Projects

The User Experience and Interaction Research Centre hosts several research projects. Projects are predominantly performed by in-house faculty researchers and students, but also in collaboration with other research and industry partners. Here, we list the most notable ongoing projects. The project listed here also represent some of the application areas, in which we are interested and in general, are connected to research areas pursued elsewhere at the faculty. More projects, especially those done as parts of student final theses can be found here.

Analysis of user feedback in software applications – In the project, we focus on learnability and ergonomics of use of user interfaces in selected domains (internet banking, ordering systems of telecom operators)

Classifying eye tracking data with neural networks – In this project, large and loosely structured volumes of data streaming from sensors of implicit feedback are processed by neural networks, which have the task of detecting patterns in the streams. Using this approach, it is possible to effectively detect unexpected problems in application usability.

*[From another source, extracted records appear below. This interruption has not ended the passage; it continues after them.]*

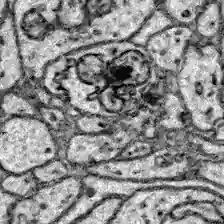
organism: Zebrafish
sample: Brain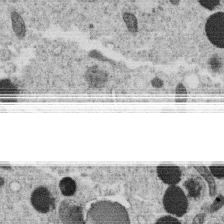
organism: C. elegans
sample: C. elegans oocyte; sperm cells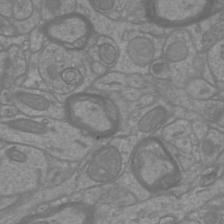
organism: Mouse
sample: Cortical neurons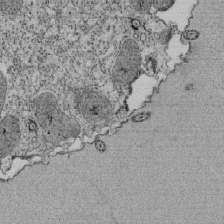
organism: Tetrahymena
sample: Cilia in tetrahymena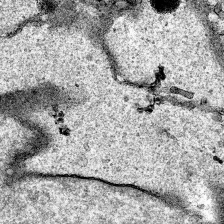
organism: Human
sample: Mitochondria in HCT116 cells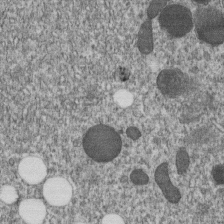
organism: C. elegans
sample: C. elegans embryo early stage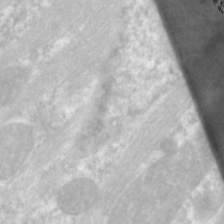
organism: C. elegans
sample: Pharynx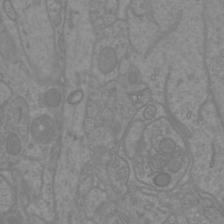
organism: Mouse
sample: Cortical neurons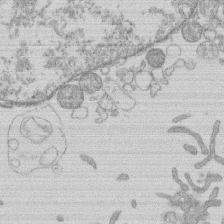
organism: Human
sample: Macrophage cells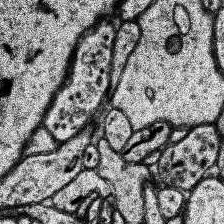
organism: Human
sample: Temporal Lobe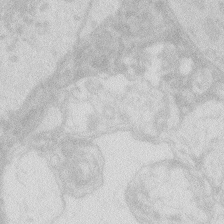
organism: Zebrafish
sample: Macrophage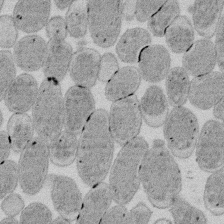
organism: E. coli
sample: Bacterial nucleoid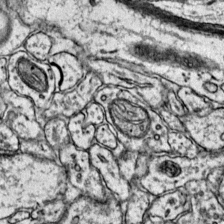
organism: Mouse
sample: Primary visual cortex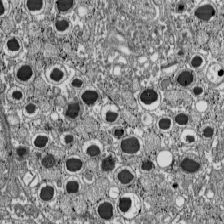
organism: C57BL Mouse
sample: Pancreatic islet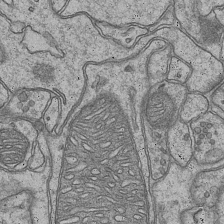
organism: Mouse
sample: CA1 Hippocampus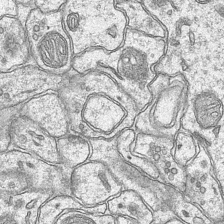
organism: Mouse
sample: CA1 Hippocampus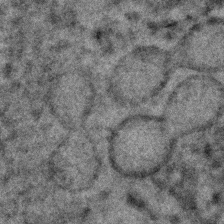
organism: C. elegans
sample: C. elegans embryo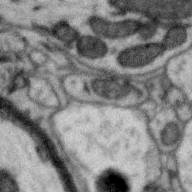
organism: Zebra finch
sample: Brain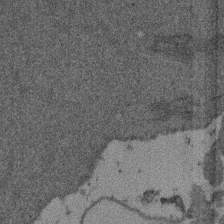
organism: Mouse
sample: Dividing mouse embryo 1 cell stage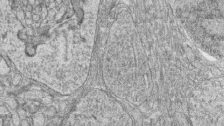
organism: Zebrafish
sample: synaptic ribbons in rod cells and cone cells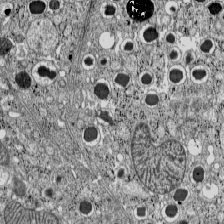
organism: C57BL Mouse
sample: Pancreatic islet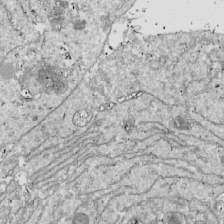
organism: Drosophila
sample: Cell division; meiosis; drosophila spermatocytes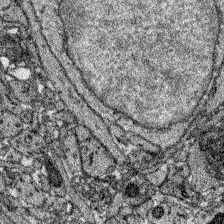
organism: Zebrafish
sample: Larval olfactory bulb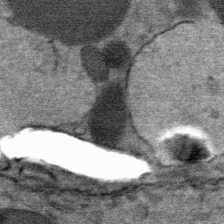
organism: Mouse
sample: Mouse Salivary gland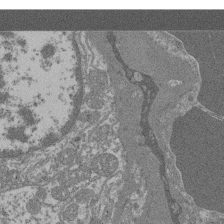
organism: Mouse
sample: Glomerulus

Dynamic regions of interest on the Web – The project is focused on creation of a technology for easy collecting of implicit feedback on dynamic web pages (e.g., pages that often change their appearance during a single session). Execution of user studies on such pages in standard conditions is burdensome, as it requires manual resizing and repositioning of areas of interest in eye tracking analytical tools. In this project, we bypass the problem by translation of raw gaze coordinates to logical components of the web pages – the DOM objects.

Automatic measurement of application learnability – Here, methods for automated evaluation of learnability for computer games are developed. We add an extra source of information to traditional playtesting – the eye tracking. The eye tracking is not invasive and can assess the player’s behaviour in more detail. The method compares expected interaction scenarios defined by game designer to real playtest session data, acquired by eye tracker.

Detection of deception in questionnaire filling – During filling of the online questionnaires, problems arise concerning reliability of data in-put by participants and even malicious behaviour. Implicit feedback can help to identify cases, when the user was deliberately or unconsciously providing misleading or false information.

EyeCrowd (employment of eye-tracking in crowdsourcing) – The project goal is to merge two current research areas, the crowdsourcing (the use of wide group of lay people to solve human intelligence tasks) and eye tracking. The motivation to this, sources from the lack of knowledge about how the crowd workers execute their tasks. Employment of eye tracking, as well as other implicit feedback sources, can shed light on the process and increase the potential for its output quality control.